> Task to complete
Give the records again in full, exactly as they appear, but without the pictures.

== Segment start ==

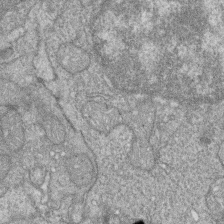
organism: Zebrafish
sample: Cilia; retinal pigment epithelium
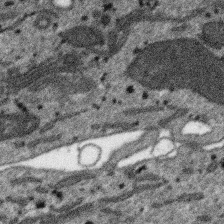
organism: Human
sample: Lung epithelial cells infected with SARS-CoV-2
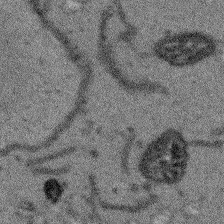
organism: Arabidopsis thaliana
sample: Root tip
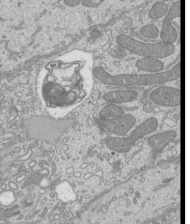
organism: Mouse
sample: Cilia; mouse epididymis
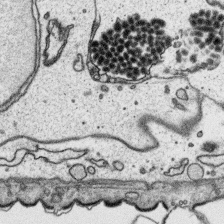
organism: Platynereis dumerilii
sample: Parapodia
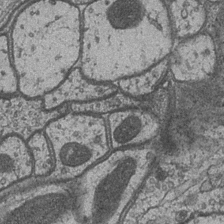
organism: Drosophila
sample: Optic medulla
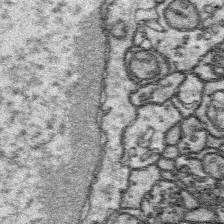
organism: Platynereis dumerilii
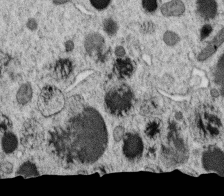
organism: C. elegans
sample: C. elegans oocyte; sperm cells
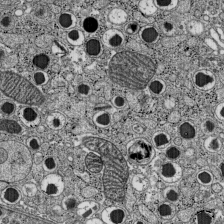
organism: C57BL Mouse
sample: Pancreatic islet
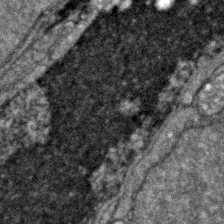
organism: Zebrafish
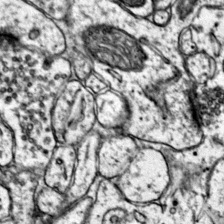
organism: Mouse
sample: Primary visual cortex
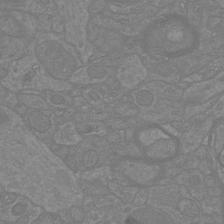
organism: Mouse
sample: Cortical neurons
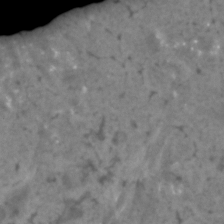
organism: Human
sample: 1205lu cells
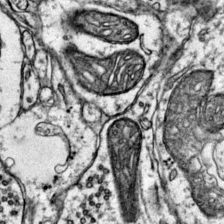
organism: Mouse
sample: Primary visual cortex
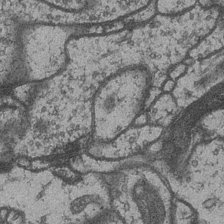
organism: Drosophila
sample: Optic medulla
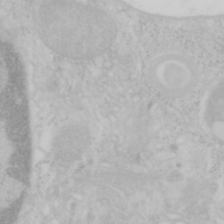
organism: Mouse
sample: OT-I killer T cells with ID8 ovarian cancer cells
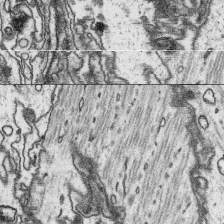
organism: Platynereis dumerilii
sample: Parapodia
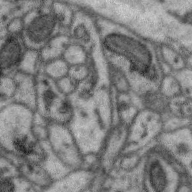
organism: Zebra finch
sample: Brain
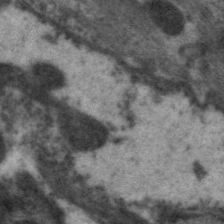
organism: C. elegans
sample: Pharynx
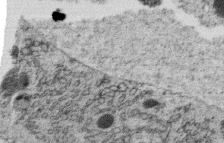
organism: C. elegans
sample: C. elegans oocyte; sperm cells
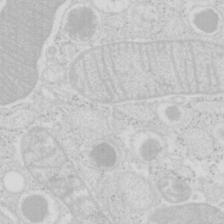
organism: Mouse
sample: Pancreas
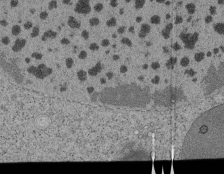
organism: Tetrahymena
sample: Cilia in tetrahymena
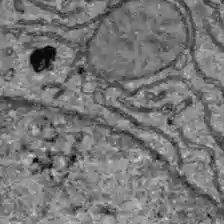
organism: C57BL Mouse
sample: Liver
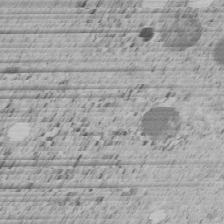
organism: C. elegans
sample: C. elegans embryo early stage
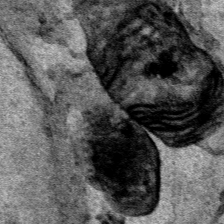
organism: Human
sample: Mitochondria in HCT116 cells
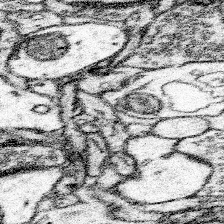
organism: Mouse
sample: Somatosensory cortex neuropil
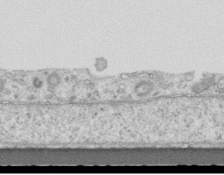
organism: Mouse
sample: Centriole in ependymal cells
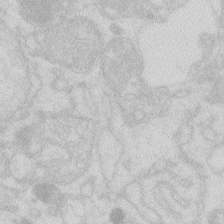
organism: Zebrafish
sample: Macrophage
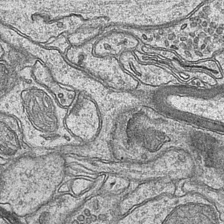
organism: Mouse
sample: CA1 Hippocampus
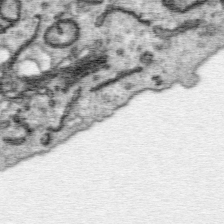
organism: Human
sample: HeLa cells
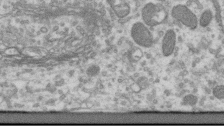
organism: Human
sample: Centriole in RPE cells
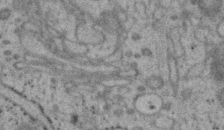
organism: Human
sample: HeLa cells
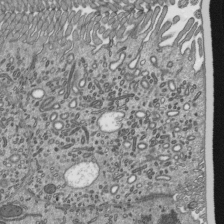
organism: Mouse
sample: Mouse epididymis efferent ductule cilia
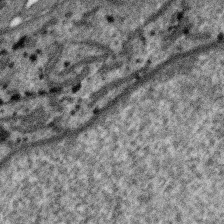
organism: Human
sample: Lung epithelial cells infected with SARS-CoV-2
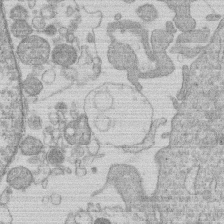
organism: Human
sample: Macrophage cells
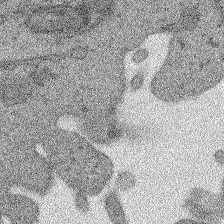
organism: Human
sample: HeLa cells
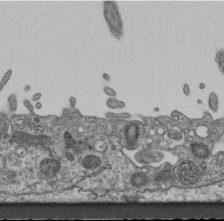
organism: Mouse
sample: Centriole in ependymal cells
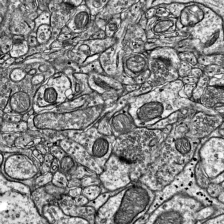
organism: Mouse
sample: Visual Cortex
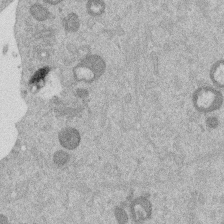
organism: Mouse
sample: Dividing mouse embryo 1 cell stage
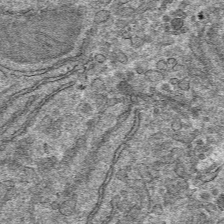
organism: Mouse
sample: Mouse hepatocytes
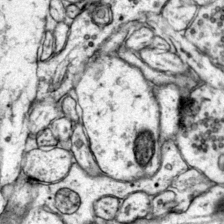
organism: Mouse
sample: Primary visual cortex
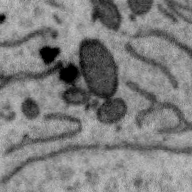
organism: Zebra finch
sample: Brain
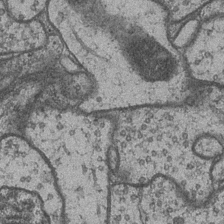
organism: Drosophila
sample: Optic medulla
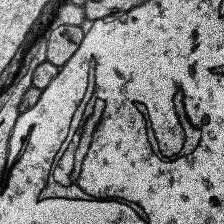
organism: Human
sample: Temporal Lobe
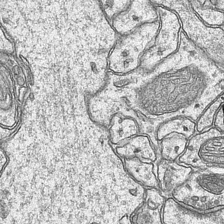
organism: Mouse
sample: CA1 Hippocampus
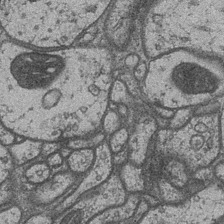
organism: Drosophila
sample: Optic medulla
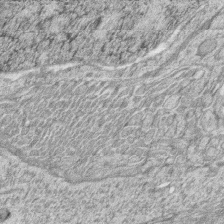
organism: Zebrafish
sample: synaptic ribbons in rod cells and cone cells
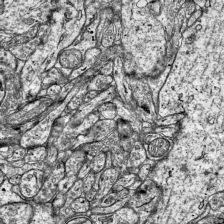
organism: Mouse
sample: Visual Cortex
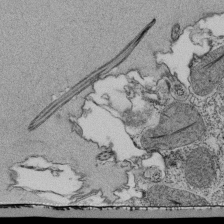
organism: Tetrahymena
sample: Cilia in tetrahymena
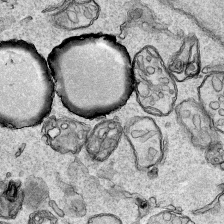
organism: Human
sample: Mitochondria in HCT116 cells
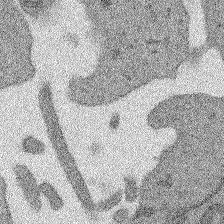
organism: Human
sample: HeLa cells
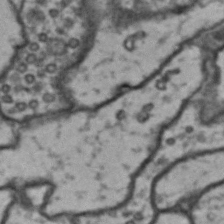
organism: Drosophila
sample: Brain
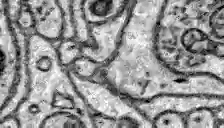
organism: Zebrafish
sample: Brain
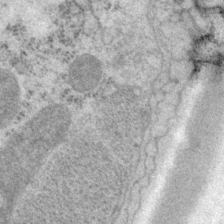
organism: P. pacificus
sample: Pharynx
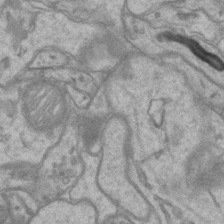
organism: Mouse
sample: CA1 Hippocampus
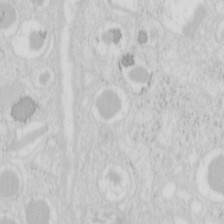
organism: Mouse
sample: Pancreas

== Segment end ==

> Task response
organism: Zebrafish
sample: Cilia; retinal pigment epithelium
organism: Human
sample: Lung epithelial cells infected with SARS-CoV-2
organism: Arabidopsis thaliana
sample: Root tip
organism: Mouse
sample: Cilia; mouse epididymis
organism: Platynereis dumerilii
sample: Parapodia
organism: Drosophila
sample: Optic medulla
organism: Platynereis dumerilii
organism: C. elegans
sample: C. elegans oocyte; sperm cells
organism: C57BL Mouse
sample: Pancreatic islet
organism: Zebrafish
organism: Mouse
sample: Primary visual cortex
organism: Mouse
sample: Cortical neurons
organism: Human
sample: 1205lu cells
organism: Mouse
sample: Primary visual cortex
organism: Drosophila
sample: Optic medulla
organism: Mouse
sample: OT-I killer T cells with ID8 ovarian cancer cells
organism: Platynereis dumerilii
sample: Parapodia
organism: Zebra finch
sample: Brain
organism: C. elegans
sample: Pharynx
organism: C. elegans
sample: C. elegans oocyte; sperm cells
organism: Mouse
sample: Pancreas
organism: Tetrahymena
sample: Cilia in tetrahymena
organism: C57BL Mouse
sample: Liver
organism: C. elegans
sample: C. elegans embryo early stage
organism: Human
sample: Mitochondria in HCT116 cells
organism: Mouse
sample: Somatosensory cortex neuropil
organism: Mouse
sample: Centriole in ependymal cells
organism: Zebrafish
sample: Macrophage
organism: Mouse
sample: CA1 Hippocampus
organism: Human
sample: HeLa cells
organism: Human
sample: Centriole in RPE cells
organism: Human
sample: HeLa cells
organism: Mouse
sample: Mouse epididymis efferent ductule cilia
organism: Human
sample: Lung epithelial cells infected with SARS-CoV-2
organism: Human
sample: Macrophage cells
organism: Human
sample: HeLa cells
organism: Mouse
sample: Centriole in ependymal cells
organism: Mouse
sample: Visual Cortex
organism: Mouse
sample: Dividing mouse embryo 1 cell stage
organism: Mouse
sample: Mouse hepatocytes
organism: Mouse
sample: Primary visual cortex
organism: Zebra finch
sample: Brain
organism: Drosophila
sample: Optic medulla
organism: Human
sample: Temporal Lobe
organism: Mouse
sample: CA1 Hippocampus
organism: Drosophila
sample: Optic medulla
organism: Zebrafish
sample: synaptic ribbons in rod cells and cone cells
organism: Mouse
sample: Visual Cortex
organism: Tetrahymena
sample: Cilia in tetrahymena
organism: Human
sample: Mitochondria in HCT116 cells
organism: Human
sample: HeLa cells
organism: Drosophila
sample: Brain
organism: Zebrafish
sample: Brain
organism: P. pacificus
sample: Pharynx
organism: Mouse
sample: CA1 Hippocampus
organism: Mouse
sample: Pancreas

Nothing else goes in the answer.